* GIVEN INFORMATION:
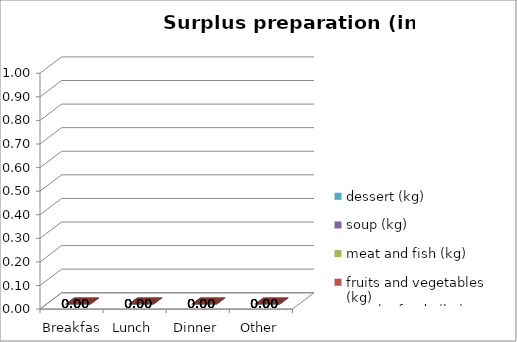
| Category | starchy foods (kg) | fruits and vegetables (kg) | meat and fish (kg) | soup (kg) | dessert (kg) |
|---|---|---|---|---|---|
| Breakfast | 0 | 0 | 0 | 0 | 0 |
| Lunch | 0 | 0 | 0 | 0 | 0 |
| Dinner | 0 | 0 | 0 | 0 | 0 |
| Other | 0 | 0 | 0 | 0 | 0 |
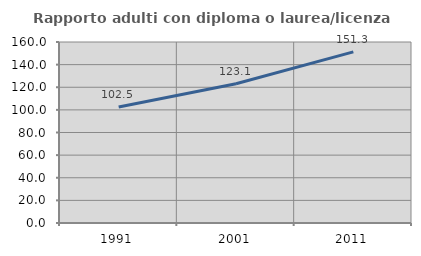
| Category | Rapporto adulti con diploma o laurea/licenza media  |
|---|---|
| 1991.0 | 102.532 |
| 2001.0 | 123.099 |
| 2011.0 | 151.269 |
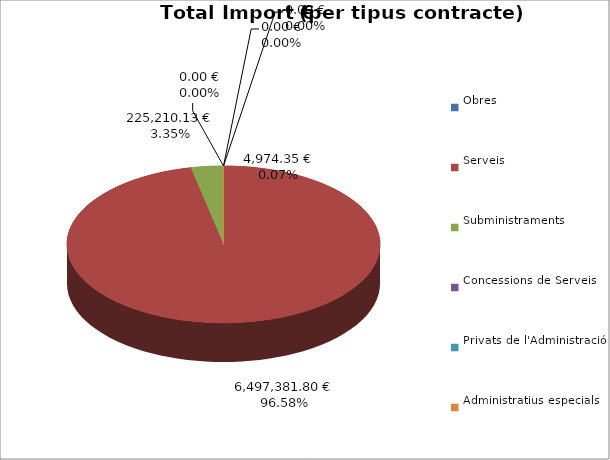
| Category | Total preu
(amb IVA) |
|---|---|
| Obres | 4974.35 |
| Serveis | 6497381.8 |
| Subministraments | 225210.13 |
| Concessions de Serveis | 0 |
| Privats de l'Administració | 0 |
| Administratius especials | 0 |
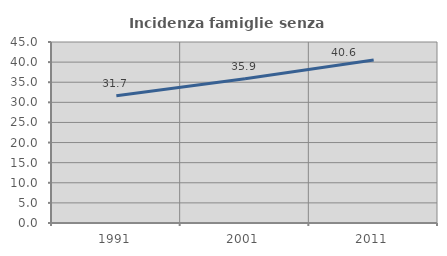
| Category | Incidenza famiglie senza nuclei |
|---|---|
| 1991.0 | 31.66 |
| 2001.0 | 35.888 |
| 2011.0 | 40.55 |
==
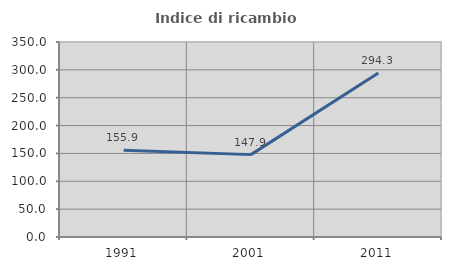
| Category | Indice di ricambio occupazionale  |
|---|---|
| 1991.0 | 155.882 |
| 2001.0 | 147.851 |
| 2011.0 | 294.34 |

* WORK INSTRUCTIONS:
Go line by line through the data and copy any that contain "Serveis".

* EXPECTED ANSWER:
| Serveis | 6497381.8 |
| Concessions de Serveis | 0 |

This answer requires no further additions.